Dopo la laurea Gianfranco De Pas si è dedicato principalmente all’insegnamento di Topografia e sporadicamente alla professione di Ingegnere.  Ogni tanto mi veniva a salutare nello studio tecnico associato che io gestivo a Pinerolo insieme ai fratelli Piarulli, ing. Edoardo e ing. Emilio; talvolta mi diceva che era venuto a Pinerolo a visitare certi contadini di una cascina della vicina campagna; contadini che erano molto legati alla sua famiglia. Gianfranco non mi ha detto mai il cognome di questi amici contadini, né su quali elementi si fondasse il legame tra la sua famiglia e quei contadini del Pinerolese. Pur non avendo nessuna prova, mi sembra bello immaginare che i De Pas, con il piccolo Gianfranco nato proprio nel periodo incandescente della II guerra mondiale, per sfuggire al pericolo di essere denunciati come ebrei, dai tanti delatori prezzolati che s’aggiravano nelle città, abbiano trovato rifugio presso la famiglia contadina di quella cascina pinerolese.
   Negli anni in cui ho insegnato Topografia nel corso serale dell’Istituto per geometri “Castellamonte” di Torino ho conosciuto altri due ebrei; uno studente lavoratore e una professoressa. Dello studente ricordo solamente il cognome: ANCONA. Avendo diversi anni in più di me, aveva la chioma un po’ brizzolata. La sua parlata schietta e simpatica lo rivelava chiaramente come originario di Roma. Ricordo che Ancona era impiegato nelle Ferrovie dello Stato; era sposato, abitava in una palazzina per ferrovieri, ed aveva prole. Lo ricordo, con rispetto e simpatia, perché frequentava il corso serale con l’intento di conseguire il diploma di Geometra; titolo che gli avrebbe consentito di trovare una sistemazione migliore nel suo lavoro in Ferrovia.

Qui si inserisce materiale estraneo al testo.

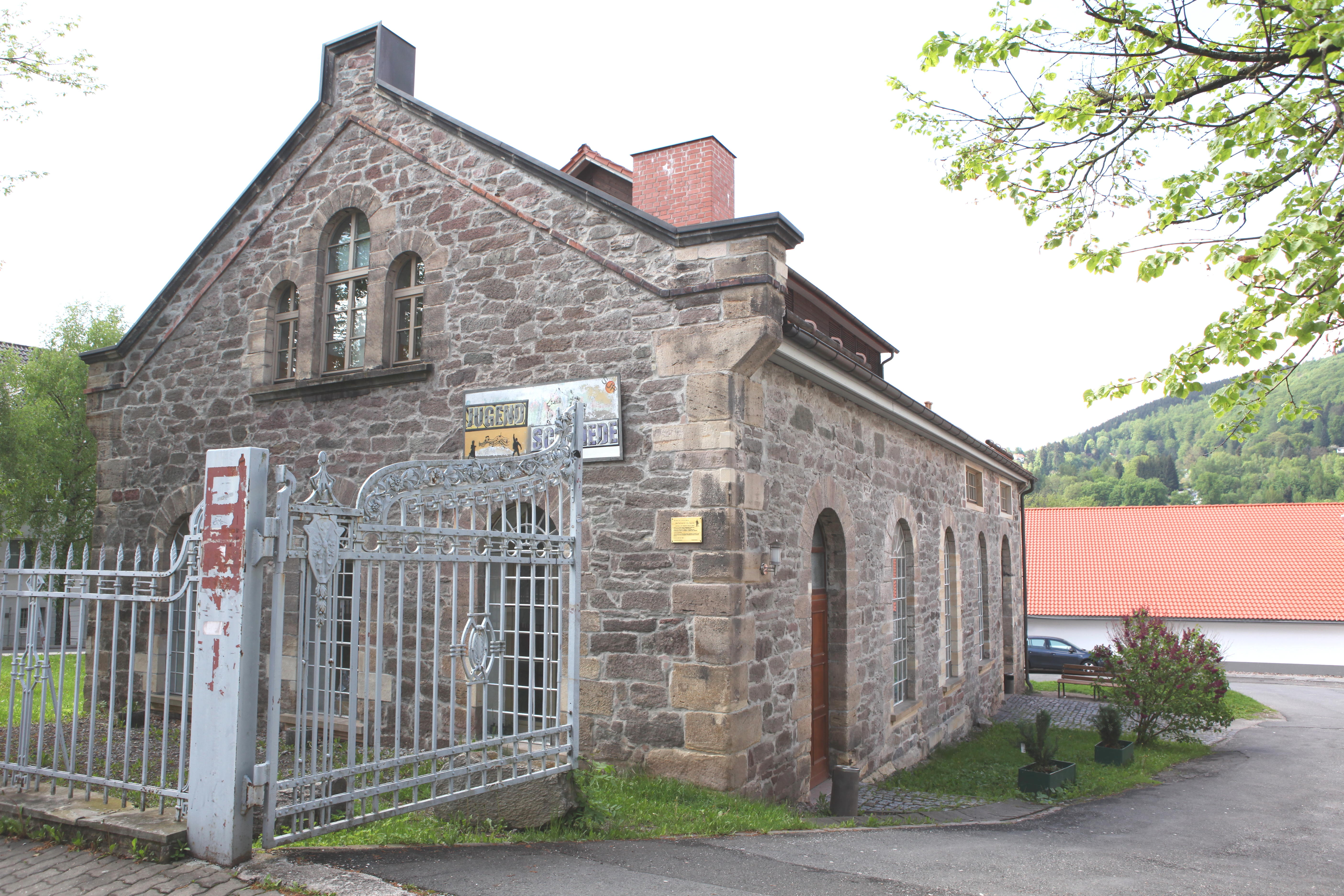 alte Schmiede, erstes Fabrikgebäude der 1840 gegründeten Waffenfabrik C.G Haenel in Suhl
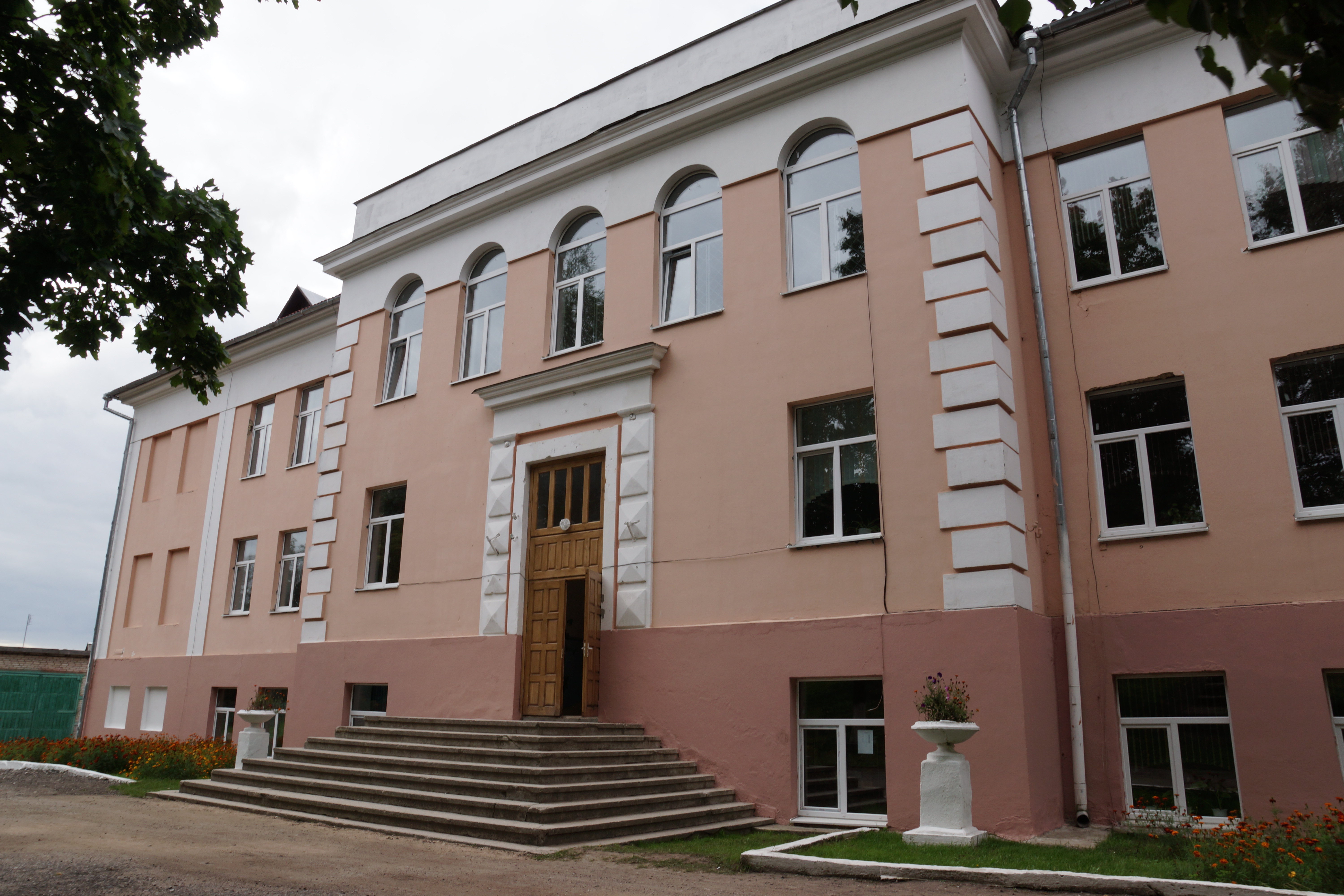 Беларуская (тарашкевіца): Будынак былой Наваградзкай беларускай гімназіі. г. Наваградак This is a photo of Belarusian heritage monument. Reference number: 412Г000439 ( WLM)

   Quando insegnavo al corso B serale del “Castellamonte”, era preside di quell’Istituto tecnico statale la prof.ssa Olga Deaglio Rivarono, ben conosciuta a Torino anche come madre del professor Mario Deaglio  (famoso docente alla Facoltà di Economia e Commercio) e di Enrico Deaglio, noto scrittore e giornalista. Due autentiche “colonne” del “Castellamonte” erano in quegli anni i professori Gualberto Porciani ed Elena Vita Finzi, apprezzati coautori di alcuni libri di Estimo e discipline agrarie, spesso adottati da vari Istituti tecnici per Geometri o per Periti Agrari. Per conto mio conoscevo già il toscano prof. Porciani, il quale a sua volta mi fece conoscere l’illustre collega, insieme alla quale aveva scritto quei pregevoli testi scolastici. Come ben si evince dal suo cognome la professoressa Elena VITA FINZI OTTOLENGHI era uno dei membri più illustri della comunità israelitica torinese; da ragazzina era stata colpita dalle leggi di discriminazione razziale (1938) emanate dal governo fascista. Sposata con l’ebreo Emilio Ottolenghi, nelle copertine dei suoi libri veniva sempre indicata con i tre cognomi, i due da signorina (Vita Finzi) e quello del marito (Ottolenghi).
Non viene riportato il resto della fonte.